I could reasonably be expected to be honored for that service to my nation, right?

In a perfect world, that is….

One would think, that in a perfect world, as needs were being debated across the universe of public funding, that a hierarchy resembling this, would sort of be the guideline, if not the rule?

National Heroes…..


We, The People…..


LLC corporations….

After all, if it weren’t for us, there’s a good chance those LLC. corporations wouldn’t be able to do business in a free and prosperous society, you would think?….

One would think, that if one of these heroes needed medical care, with the tremendous amounts of money being thrown away by our government daily, in the forms of corporate tax breaks enabling corporations to make “record breaking profits”…. that they would be put at the top of the list.. don’t you think?

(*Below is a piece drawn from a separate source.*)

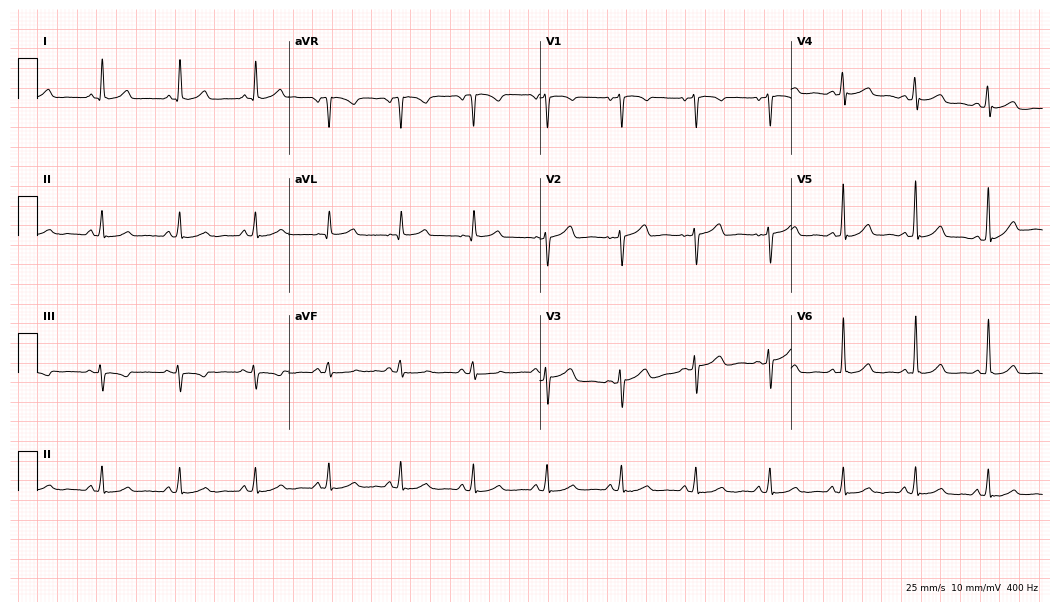
ECG (10.2-second recording at 400 Hz) — a 45-year-old woman. Labelled as a normal ECG.

Sorry, CEO… your operation will have to wait… We have a veteran who is in dire need ahead of you….

In a perfect world….

One would think, that a voucher system would be in place, or a blank check, where any veteran could walk into any hospital, and get immediate, necessary medical attention, have his prescriptions filled as a privilege for his service, and that the bill would be willing be paid by those with monetary resources more than adequate for their own needs?

One would think, (right?)… that it would be CEO’s, those who give pink slips so they can break profit records, those who cut benefits so they can break profit records, those who don’t invest in America so they can break record profits, ….who should be the ones finding themselves regulated to CEO hospitals, where they would then have to settle in on a waiting list for the next opening to occur, where they had to endure budget cutbacks and go without life-saving medicine because there was no money left in the CEO fund, perhaps because it had all gone to Veterans to pay THEIR expenses?

In a perfect world…..

In a perfect world, veterans would need no freebies…. They would not need welfare, or a pension, or a humble stipend to eke an existence… They would be working, contributing to society, in any way they could… If they had no legs, they would be outfitted at corporate’s expense, so that would not be an issue… If they had no arms, they could be outfitted at corporate’s expense so that was not an issue. If they had psychological damage, (and who wouldn’t?) they could be treated at corporate’s expense… so that was not an issue.

If they were so badly damaged that they create an efficiency drain on society, they could be honored for their sacrifice, and a useful voluntary capacity could be created to honor that commitment once made so long ago… Perhaps speaking about serving one’s country in every class, in every school, in every county? Can you think of any better civic’s lesson?

There’s a lot that can be done…

The problem is that veterans are deemed as just another expense…. Because to corporate America, that is just what they are… An expense, an obligation to be met that gets in the way of their making more money…

Unfortunately, our Congress is owned by Corporate America….

What should and does need to happen, is this relationship needs to be exposed. We need to call them out on it…

Republicans and Democrats are both complicit in allowing corporate raiders this unprecedented power. But Republicans are the symbol of Corporate America. Republicans are the ones who championed the Corporate Takeover. Republicans are the ones who dismanteled the safeguards that had been put in place to prevent that takeover from happening. That is why they need to go. Disappear… Whoever is left, the remainder, most likely after seeing the elimination of a large majority of their peers, will think twice before following their Dark Lord, now a soul less wanderer eking existence.. ……

In a perfect world…

Unfortunately, today we need to contend with obscene amounts of money saying Corporate is Good; Government Fairness is Bad….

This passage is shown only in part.